Dok. Istimewa |
JAKARTA | Sebagai negara penghasil terbesar nikel, batubara, dan timah, dan saat ini sudah melakukan hilirisasi pemerintah memastikan mukau bulan Oktober mendatang akan menentukan sendiri harga komoditas tersebut.
Informasi ini disampaikan oleh Menteri ESDM Bahlil Lahadahlia dalam Dialog Muktamar VII KB PII, di Hotel Sahid, Jakarta, Sabtu (14/9) sore.
Diakui Bahlil banyak pemain yang coba-coba menghambat keputusan Pemerintah RI itu. Tapi pemerintah sudah akan berketetapan untuk melaksanakan keputusan tersebut.
"Kata Presiden Jokowi negara kita ini berdaulat penuh, kalau keputusannya digugat di forum internasional kita hadapi," ungkap Bahlil.

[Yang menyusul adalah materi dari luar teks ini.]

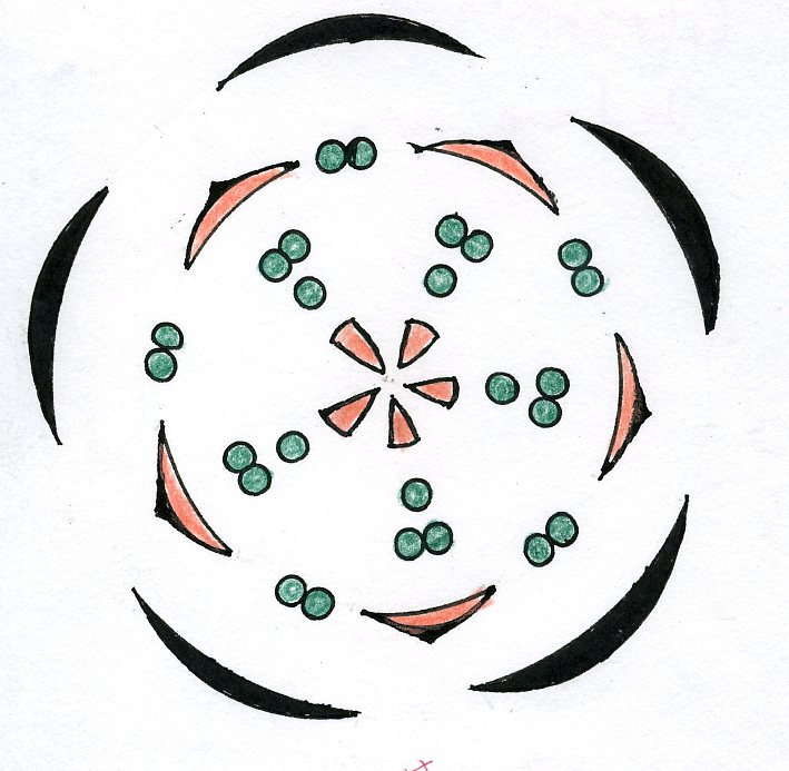 bloemdiagram Vetkruid (Sedum), Sedum floral diagram

Ketua Umum Partai Golkar itu memastikan pemerintah juga tidak akan mundur dari kebijakan hilirisasi sumber daya alamnya. Karena terbukti telah meningkatkan nilai ekspor hasil tambang Indonesia.

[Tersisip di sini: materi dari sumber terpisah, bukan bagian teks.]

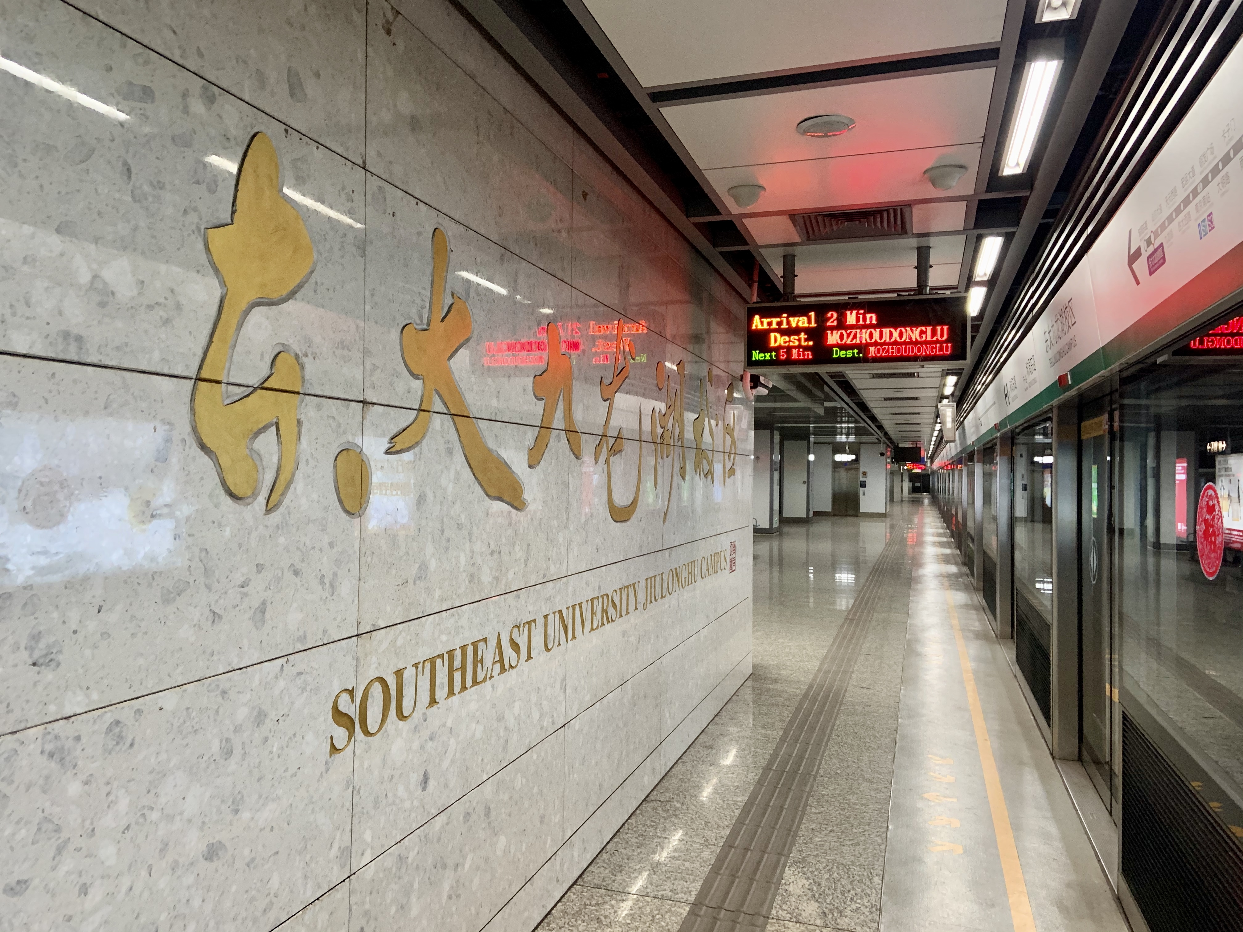 南京地铁东大九龙湖校区站站台层

"Naiknya itu 10 kali lipat dari sebelum hilirisasi," jelas Bahlil.
Masalah Perbankan
Terkait kritik yang menyebut uang hasil ekspor hasil tambang tidak masuk ke tanah air, Bahlil menjelaskan hal itu terkait dengan masalah pemberian kredit yang diberikan perbankan asing.
Ia menjelaskan 85 persen pemegang IUP itu WNI tetapi 85 persen pemilik smelter adalah orang asing. Mereka ini mendapatkan pinjaman kredit ekspor dari perbankan asing, sehingga uang hasil ekspor hasil tambang mesti disetor dulu ke perbankan asing.
Tetapi, lanjut Bahlil, itu tidak lama. Selanjutnya setelah dipotong pembayaran kredit devisa ekspor hasil tambang itu akan masuk ke tanah air.
Sementara terkait banyaknya pihak asing yang membangun smelter, Bahlil mengkritik perbankan nasional yang lebih mudah memberi kredit ke investor asing, dengan bunga lebih rendah dan masa pengembalian yang lebih fleksibel.
Dalam dialog Muktamar VII KB PII itu hadir juga Menko PMK Muhadjir Effendy, tokoh PII Abdullah Puteh, Anggota Komisi X Prof Zainudin Maliki dan Ali Mohtar Ngabalin.